Quote from: Abuelo Igor on January 16, 2015, 02:42:36 PM
I read somewhere that he had shown the score of the "Symphony" to Stravinsky and the latter was quite disparagaring in his remarks. Maybe he got discouraged.

I believe there is a similar story about a young Henry Cowell showing  a work to... Rachmaninov   ???   who began crossing out notes in the work: "You have 37 false notes," said Rachmaninov.  (Or some such number.)  Cowell later complained that the loss of those notes robbed the piece of its character.  He, however, did not get discouraged.
"Meet Miss Ruth Sherwood, from Columbus, Ohio, the Middle of the Universe!"

- Brian Aherne introducing Rosalind Russell in  My Sister Eileen (1942)

Daverz

#7
We really need a new recording of the Symphony.  The Bernstein is mono, and the Previn is stereo, but sounds like an FM broadcast.

Mirror Image

Quote from: Daverz on January 16, 2015, 06:14:46 PM
We really need a new recording of the Symphony.  The Bernstein is mono, and the Previn is stereo, but sounds like an FM broadcast.

What current crop of conductors are carrying the torch for American composers? That's the question.

Daverz

Quote from: Mirror Image on January 16, 2015, 06:55:49 PM
What current crop of conductors are carrying the torch for American composers? That's the question.
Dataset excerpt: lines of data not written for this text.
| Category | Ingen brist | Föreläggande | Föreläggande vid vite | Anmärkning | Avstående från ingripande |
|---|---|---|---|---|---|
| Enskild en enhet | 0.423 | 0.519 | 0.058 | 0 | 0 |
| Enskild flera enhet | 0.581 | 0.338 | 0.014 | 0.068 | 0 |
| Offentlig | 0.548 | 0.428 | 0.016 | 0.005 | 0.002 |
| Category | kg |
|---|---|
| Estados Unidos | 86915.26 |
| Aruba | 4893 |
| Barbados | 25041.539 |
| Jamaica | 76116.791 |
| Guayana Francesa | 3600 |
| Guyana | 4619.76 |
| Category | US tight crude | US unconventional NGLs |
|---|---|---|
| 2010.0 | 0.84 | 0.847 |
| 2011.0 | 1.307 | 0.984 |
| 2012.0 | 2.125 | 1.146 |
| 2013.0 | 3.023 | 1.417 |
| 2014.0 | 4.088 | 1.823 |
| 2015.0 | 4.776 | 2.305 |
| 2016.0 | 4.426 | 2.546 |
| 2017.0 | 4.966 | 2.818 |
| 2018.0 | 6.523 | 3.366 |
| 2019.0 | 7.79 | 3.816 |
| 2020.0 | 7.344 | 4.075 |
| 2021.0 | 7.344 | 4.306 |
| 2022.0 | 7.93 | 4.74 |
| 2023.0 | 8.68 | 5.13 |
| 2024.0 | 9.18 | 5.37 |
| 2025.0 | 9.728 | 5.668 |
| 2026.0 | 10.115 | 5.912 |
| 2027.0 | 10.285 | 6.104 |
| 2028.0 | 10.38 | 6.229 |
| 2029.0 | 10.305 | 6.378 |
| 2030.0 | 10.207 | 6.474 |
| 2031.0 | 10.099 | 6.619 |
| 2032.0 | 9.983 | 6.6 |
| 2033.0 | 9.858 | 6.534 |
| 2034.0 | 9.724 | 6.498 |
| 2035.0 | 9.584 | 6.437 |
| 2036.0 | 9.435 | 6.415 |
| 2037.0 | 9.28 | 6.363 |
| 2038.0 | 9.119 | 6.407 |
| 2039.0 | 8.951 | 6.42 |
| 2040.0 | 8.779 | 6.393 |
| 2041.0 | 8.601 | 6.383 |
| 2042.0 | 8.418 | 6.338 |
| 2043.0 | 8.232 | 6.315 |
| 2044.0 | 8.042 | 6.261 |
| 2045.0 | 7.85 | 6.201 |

It does seem that the sources for new recordings of mid-20th Century American symphonists have dried up.

Cato

Quote from: Mirror Image on January 16, 2015, 06:55:49 PM
What current crop of conductors are carrying the torch for American composers? That's the question.

Excellent question.

Quote from: Daverz on January 16, 2015, 07:18:19 PM
It does seem that the sources for new recordings of mid-20th Century American symphonists have dried up.

To be sure, there could be a reason why few recordings are available: a good number of composers back then cranked out "15-minute symphonies" of little interest.  (That is a paraphrase of criticism I read in the 1970's.)  Certainly some gems are there, like Shapero's!
"Meet Miss Ruth Sherwood, from Columbus, Ohio, the Middle of the Universe!"

- Brian Aherne introducing Rosalind Russell in  My Sister Eileen (1942)

Daverz

Quote from: Cato on January 17, 2015, 04:55:40 AM
a good number of composers back then cranked out "15-minute symphonies" of little interest.

Yes, but so did many European composers, and they still get championed by Chandos, Dutton, CPO, Bis, Hyperion, DaCapo, Ondine, etc.  I'm not blaming them (and some European labels have recorded obscure American symphonists, e.g. CPO's Antheil series).  Obviously the US does not have the kind of governmental and non-govermental support for the arts that these labels rely on for sponsorship of recordings by native composers, and we shouldn't expect them to do the job of championing dead American composers.  But I wish they would, since I know my own country just doesn't value it's past very much.